I didn't say it was a translation. So, why do you think this question is meaningful? I can quote countless commentaries, grammars and the like all agreeing with me. Practically everyone agrees. Even apostate agnostics like Bart D. Ehrman agree that's what is being expressed here. So, why do you doubt all of Greek Grammar on this one?
BTW, Why do all Bible Translations Capitalize Word? Oh yeah, because they all see it as a title for Jesus before he got that name.
Your Greek breakdown:
4314 prós (a preposition) – properly, motion towards to "interface with" (literally, moving toward a goal or destination).4314 /prós ("towards, with") indicates "extension toward a goal, with implied interaction or reciprocity (L & N, 1, 84.18), with "presumed contact and reaction" (L & N, 1, 84.23). 4314 (prós) naturally suggests the cycle of initiation and response(L-N, 1,90.25, 90.33).[4314 (prós) can mean "in view of," or "in light of, but never "against," except where the context indicates an active exchange (interface) done in opposition.]
So, what here expresses the idea of God having something with him? Oh yeah, not one of these uses applies to your understanding. The Word had motion towards to "interface with" God? The Word had extension toward a goal, with implied interaction or reciprocity God? The Word was "in view of," or "in light of, but never "against," God? None of these help your case, some don't fit at all, but all of them express that the Word was a person in some relationship with God.
FYI, try using BDAG. That is the recognized academic lexicon. It will even break down how to distinguish between the various uses grammatically.
And yet, you just admitted "Jesus the man looks back on his former glory with the Father and by the Father as the Father's Word." That means this distinction is experiential/relational before the world was. You don't like the term person, then don't use it. That doesn't change the fact that one self could distinguish between itself and another while both were recognized as the one true God, aka Trinitarianism.

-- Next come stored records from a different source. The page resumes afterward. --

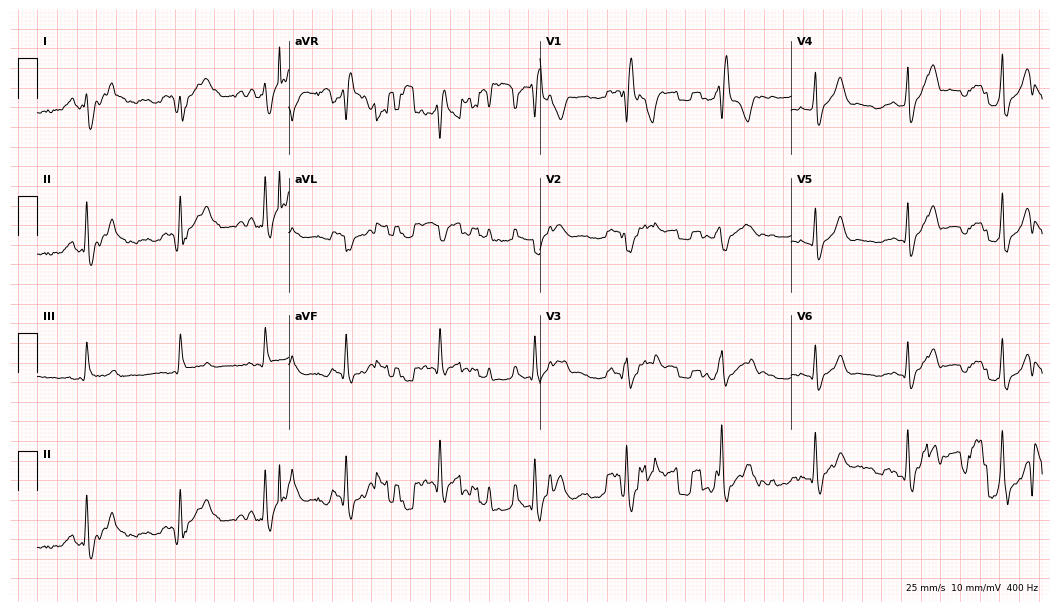
Electrocardiogram, a 24-year-old male patient. Of the six screened findings (first-degree AV block, right bundle branch block, left bundle branch block, sinus bradycardia, atrial fibrillation, sinus tachycardia), none is recorded.
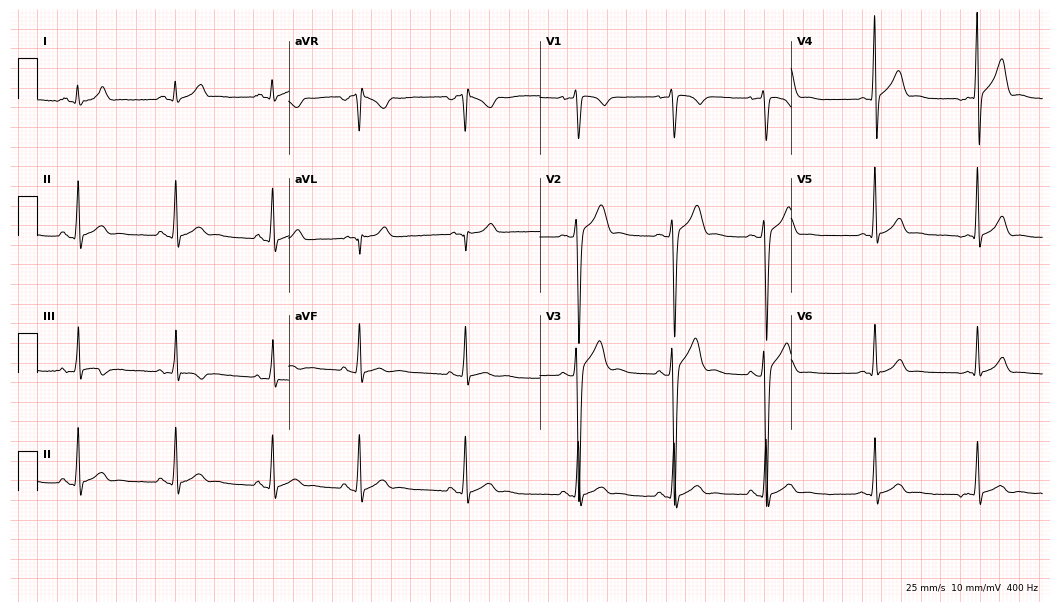
12-lead ECG from a man, 20 years old (10.2-second recording at 400 Hz). No first-degree AV block, right bundle branch block (RBBB), left bundle branch block (LBBB), sinus bradycardia, atrial fibrillation (AF) or sinus tachycardia recorded for this tracing. Findings outside these six are not listed.
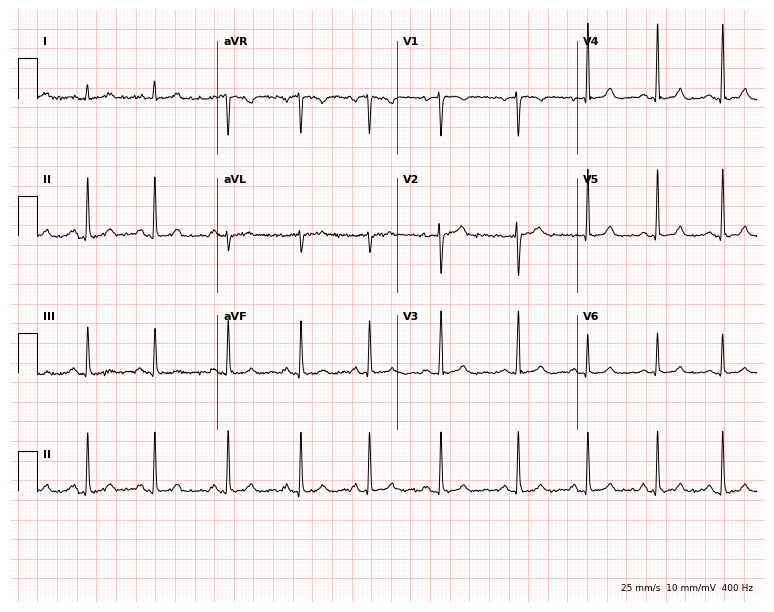
12-lead ECG from a 38-year-old woman. Recorded interpretation: within normal limits.
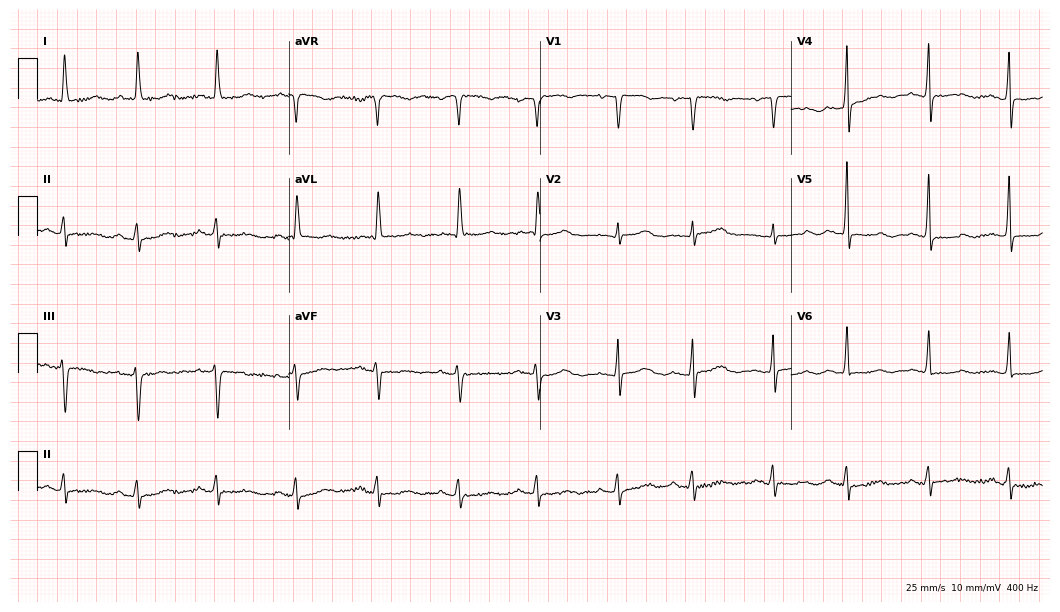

BTW, I didn't say "his humanity introduced no distinction". And, analogies like "There is a distinction between your Word and yourself, but not as another person." might show something is possible, but they will never prove a perspective is correct. Besides, my word will never look back on anything because there is no self to experience something or look back to remember that something, but the Word "looks back on his former glory with the Father" which means your analogy fails to even parallel what your trying to express by using said analogy.
I don't know anyone who would say that. God the Son is a title modern English Trinitarians use to parse out who they are talking about. We would all use it as a title of the 2nd person in the Godhead at any point in time.
Because, Jesus is the first in relationship to being the creator, and he is second only in how we talk about the Trinity.
God Bless
The definitions from Strongs #4314 (per the link I shared with you) show that what you are doing is finding a shade of meaning within the many slightly different ways the word can be used. I can just as easily find a meaning that clearly doesn't refer to another person. For example, Mark 14:54 says Peter "warmed himself PROS the fire". Is the fire Peter warmed himself by another person face to face with Peter? Of course not. Another example that is very helpful is 1 JOHN 1:2. The same sentence structure is used by John as in John 1:1 to say that "eternal life was PROS the Father". Is "eternal life" yet another person in the Godhead? Of course not.
Was eternal life another person face to face with the Father? If so, was the Father then without his own "eternal life" but dependent on this other person called "eternal life" to have life? Or, did the Father have his own eternal life and then there was another person called eternal life that had it too? If the Father had his own eternal life in addition to the person face to face with him called eternal life, could it be said that the Father's own eternal life was with him or are you saying that PROS must refer to at least one other person?
However, wouldn't it be more straightforward to understand that "eternal life" in 1 John 1:2 was just a functional distinction to show that God was giving forth and expressing his life to us? Here again, as in John 1:1, we understand that the transcendent Father makes Himself known by self revelation and shares His life with us?
I've said it a hundred times if not more... we can distinguish between you and your word but your word is not another person than you. Your "life" is not another person than you. Using the word "person" creates and implies way too much distinction. I've never said, no distinction but I've been consistent when explaining that the distinction is not that of two persons.
---
Jesus is "THE First" without any qualifications that this means such and such with a narrow context of creator. That the Godhead is in Jesus bodily and He is the First doesn't fit with the Trinty of Jesus in the Godhead and the 2nd person distinct from the 1st person they call the Father. Square peg/round hole.